Exercise description: Restate word for word each line of the data, starting at the one containing "Ninasi Hobupostijaam (1824)" and running through the last.

Records for the exercise:
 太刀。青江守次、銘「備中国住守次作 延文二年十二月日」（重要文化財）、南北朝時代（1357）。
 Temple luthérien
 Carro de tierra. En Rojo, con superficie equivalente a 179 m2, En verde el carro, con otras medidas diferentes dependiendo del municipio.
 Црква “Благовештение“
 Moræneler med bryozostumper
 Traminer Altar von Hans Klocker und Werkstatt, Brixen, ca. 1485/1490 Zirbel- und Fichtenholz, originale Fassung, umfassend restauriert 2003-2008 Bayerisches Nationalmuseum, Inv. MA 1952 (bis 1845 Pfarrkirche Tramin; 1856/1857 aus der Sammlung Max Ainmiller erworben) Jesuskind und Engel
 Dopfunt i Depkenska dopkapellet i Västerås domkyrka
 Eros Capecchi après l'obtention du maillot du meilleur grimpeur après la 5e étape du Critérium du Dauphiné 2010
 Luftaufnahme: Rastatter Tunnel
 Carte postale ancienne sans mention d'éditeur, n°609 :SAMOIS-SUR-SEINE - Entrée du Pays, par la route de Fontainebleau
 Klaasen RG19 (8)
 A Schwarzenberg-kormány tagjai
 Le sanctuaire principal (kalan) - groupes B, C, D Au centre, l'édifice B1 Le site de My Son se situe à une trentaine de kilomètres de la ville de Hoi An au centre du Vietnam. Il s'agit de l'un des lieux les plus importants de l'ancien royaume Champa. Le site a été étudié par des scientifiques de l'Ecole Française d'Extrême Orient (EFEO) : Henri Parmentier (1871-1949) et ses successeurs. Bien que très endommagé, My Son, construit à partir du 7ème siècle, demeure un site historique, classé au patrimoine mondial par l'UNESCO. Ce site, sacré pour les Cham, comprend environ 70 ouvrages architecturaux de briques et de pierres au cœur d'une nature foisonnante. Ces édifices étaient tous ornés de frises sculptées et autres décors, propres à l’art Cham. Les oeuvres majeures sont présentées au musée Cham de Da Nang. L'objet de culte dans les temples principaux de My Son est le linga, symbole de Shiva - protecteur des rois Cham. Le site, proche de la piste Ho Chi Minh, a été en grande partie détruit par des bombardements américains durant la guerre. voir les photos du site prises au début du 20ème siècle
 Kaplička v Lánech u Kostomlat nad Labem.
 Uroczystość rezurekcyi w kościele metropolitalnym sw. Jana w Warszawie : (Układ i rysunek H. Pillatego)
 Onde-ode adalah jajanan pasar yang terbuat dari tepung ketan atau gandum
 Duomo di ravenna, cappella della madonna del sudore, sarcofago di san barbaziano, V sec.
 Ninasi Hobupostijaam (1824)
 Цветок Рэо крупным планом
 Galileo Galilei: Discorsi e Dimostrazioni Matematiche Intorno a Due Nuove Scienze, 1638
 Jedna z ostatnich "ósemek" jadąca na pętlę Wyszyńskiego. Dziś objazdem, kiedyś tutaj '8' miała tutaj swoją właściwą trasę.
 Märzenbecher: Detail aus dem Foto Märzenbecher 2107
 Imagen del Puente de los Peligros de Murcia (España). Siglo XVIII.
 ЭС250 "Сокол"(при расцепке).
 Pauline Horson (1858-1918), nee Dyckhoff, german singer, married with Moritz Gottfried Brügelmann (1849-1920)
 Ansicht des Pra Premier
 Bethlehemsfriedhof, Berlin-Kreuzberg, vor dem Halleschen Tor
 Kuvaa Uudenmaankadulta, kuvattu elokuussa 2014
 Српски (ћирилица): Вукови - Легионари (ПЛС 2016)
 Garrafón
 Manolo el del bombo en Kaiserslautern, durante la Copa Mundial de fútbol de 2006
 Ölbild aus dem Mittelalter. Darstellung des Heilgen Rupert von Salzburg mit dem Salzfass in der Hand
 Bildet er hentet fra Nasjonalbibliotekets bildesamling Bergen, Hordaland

Written answer:
 Ninasi Hobupostijaam (1824)
 Цветок Рэо крупным планом
 Galileo Galilei: Discorsi e Dimostrazioni Matematiche Intorno a Due Nuove Scienze, 1638
 Jedna z ostatnich "ósemek" jadąca na pętlę Wyszyńskiego. Dziś objazdem, kiedyś tutaj '8' miała tutaj swoją właściwą trasę.
 Märzenbecher: Detail aus dem Foto Märzenbecher 2107
 Imagen del Puente de los Peligros de Murcia (España). Siglo XVIII.
 ЭС250 "Сокол"(при расцепке).
 Pauline Horson (1858-1918), nee Dyckhoff, german singer, married with Moritz Gottfried Brügelmann (1849-1920)
 Ansicht des Pra Premier
 Bethlehemsfriedhof, Berlin-Kreuzberg, vor dem Halleschen Tor
 Kuvaa Uudenmaankadulta, kuvattu elokuussa 2014
 Српски (ћирилица): Вукови - Легионари (ПЛС 2016)
 Garrafón
 Manolo el del bombo en Kaiserslautern, durante la Copa Mundial de fútbol de 2006
 Ölbild aus dem Mittelalter. Darstellung des Heilgen Rupert von Salzburg mit dem Salzfass in der Hand
 Bildet er hentet fra Nasjonalbibliotekets bildesamling Bergen, Hordaland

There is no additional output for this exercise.